* MATERIAL FOR THIS TASK
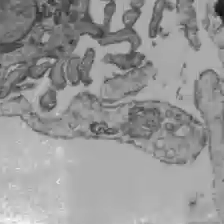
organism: C57BL Mouse
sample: Liver
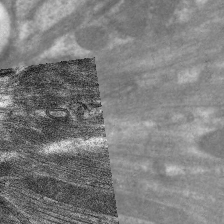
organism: C. elegans
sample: Pharynx
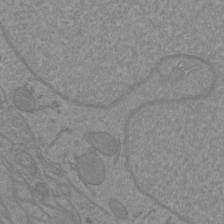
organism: Mouse
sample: Cortical neurons
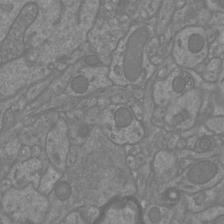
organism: Mouse
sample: Cortical neurons
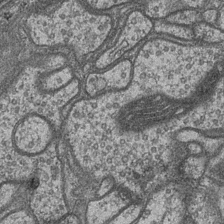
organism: Drosophila
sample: Optic medulla
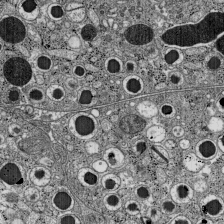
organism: C57BL Mouse
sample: Pancreatic islet
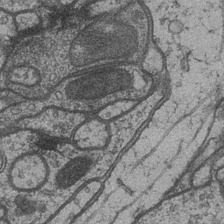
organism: Drosophila
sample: Optic medulla
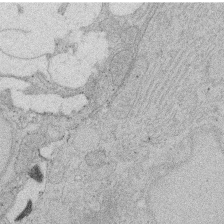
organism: Rat
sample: Salivary granule
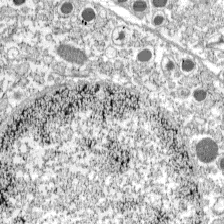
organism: C57BL Mouse
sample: Pancreatic islet
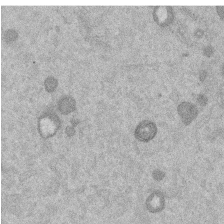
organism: Mouse
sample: Dividing mouse embryo 1 cell stage
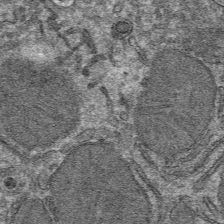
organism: Mouse
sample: Mouse hepatocytes
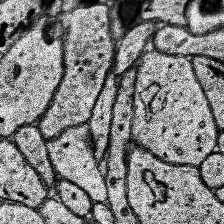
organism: Human
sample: Temporal Lobe
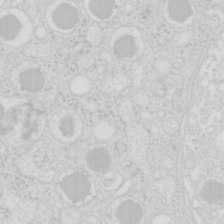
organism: Mouse
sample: Pancreas
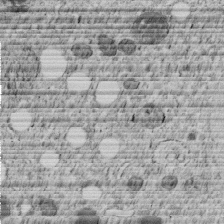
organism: C. elegans
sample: C. elegans embryo early stage
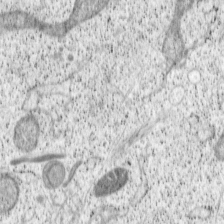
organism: African green monkey
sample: COS-7 cells
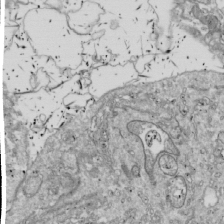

* WHAT NEEDS TO BE DONE
The records above should be repeated exactly, with every picture omitted.

* PROBLEM SOLUTION
organism: C57BL Mouse
sample: Liver
organism: C. elegans
sample: Pharynx
organism: Mouse
sample: Cortical neurons
organism: Mouse
sample: Cortical neurons
organism: Drosophila
sample: Optic medulla
organism: C57BL Mouse
sample: Pancreatic islet
organism: Drosophila
sample: Optic medulla
organism: Rat
sample: Salivary granule
organism: C57BL Mouse
sample: Pancreatic islet
organism: Mouse
sample: Dividing mouse embryo 1 cell stage
organism: Mouse
sample: Mouse hepatocytes
organism: Human
sample: Temporal Lobe
organism: Mouse
sample: Pancreas
organism: C. elegans
sample: C. elegans embryo early stage
organism: African green monkey
sample: COS-7 cells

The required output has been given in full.